Unifying Invariant and Variant Features for Graph Out-of-Distribution via Probability of Necessity and Sufficiency

Xuexin Chen,Ruichu Cai,Kaitao Zheng,Zhifan Jiang,Zhengting Huang,Zhifeng Hao,Zijian Li
2024-07-22
Abstract:Graph Out-of-Distribution (OOD), requiring that models trained on biased data generalize to the unseen test data, has considerable real-world applications. One of the most mainstream methods is to extract the invariant subgraph by aligning the original and augmented data with the help of environment augmentation. However, these solutions might lead to the loss or redundancy of semantic subgraphs and result in suboptimal generalization. To address this challenge, we propose exploiting Probability of Necessity and Sufficiency (PNS) to extract sufficient and necessary invariant substructures. Beyond that, we further leverage the domain variant subgraphs related to the labels to boost the generalization performance in an ensemble manner. Specifically, we first consider the data generation process for graph data. Under mild conditions, we show that the sufficient and necessary invariant subgraph can be extracted by minimizing an upper bound, built on the theoretical advance of the probability of necessity and sufficiency. To further bridge the theory and algorithm, we devise the model called Sufficiency and Necessity Inspired Graph Learning (SNIGL), which ensembles an invariant subgraph classifier on top of latent sufficient and necessary invariant subgraphs, and a domain variant subgraph classifier specific to the test domain for generalization enhancement. Experimental results demonstrate that our SNIGL model outperforms the state-of-the-art techniques on six public benchmarks, highlighting its effectiveness in real-world scenarios.

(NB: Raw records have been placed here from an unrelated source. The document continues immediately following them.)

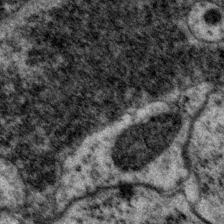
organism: P. pacificus
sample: Pharynx
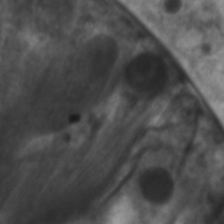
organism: C. elegans
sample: Pharynx
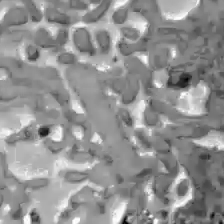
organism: C57BL Mouse
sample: Liver
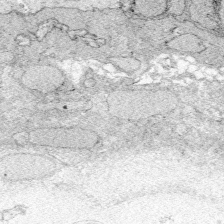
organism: Zebrafish
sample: Whole-Brain

Machine Learning,Artificial Intelligence
What problem does this paper attempt to address?
The paper primarily addresses the Out-of-Distribution (OOD) generalization challenges encountered by Graph Neural Networks (GNNs) when processing graph data. Specifically, the research aims to solve the following issues: 1. **Extracting Optimal Invariant Subgraphs**: Existing methods extract invariant features through environmental augmentation to achieve domain generalization. However, these methods often struggle to find a balance, achieving an optimal trade-off between invariance alignment and prediction accuracy. This can lead to the loss or redundancy of semantic subgraphs, thereby affecting generalization performance. 2. **Utilizing Necessary and Sufficient Invariant Substructures**: The paper proposes a new framework that uses the Probability of Necessity and Sufficiency (PNS) to extract sufficient and necessary invariant substructures to overcome the aforementioned issues. This approach can better capture invariant features that are crucial for prediction. 3. **Incorporating Domain-Variant Features**: To further improve the model's performance on unseen data, the paper also considers domain-variant subgraphs related to the labels and integrates them with invariant subgraphs to enhance generalization capability. In summary, the core contribution of this paper is the proposal of a method named Sufficiency and Necessity Inspired Graph Learning (SNIGL). This method effectively extracts necessary and sufficient invariant subgraph features from training data and combines them with domain-specific variant features, thereby achieving significant improvements in domain generalization tasks for graph data. Experimental results show that SNIGL outperforms the current state-of-the-art techniques on 6 public benchmark datasets, demonstrating its effectiveness in practical applications.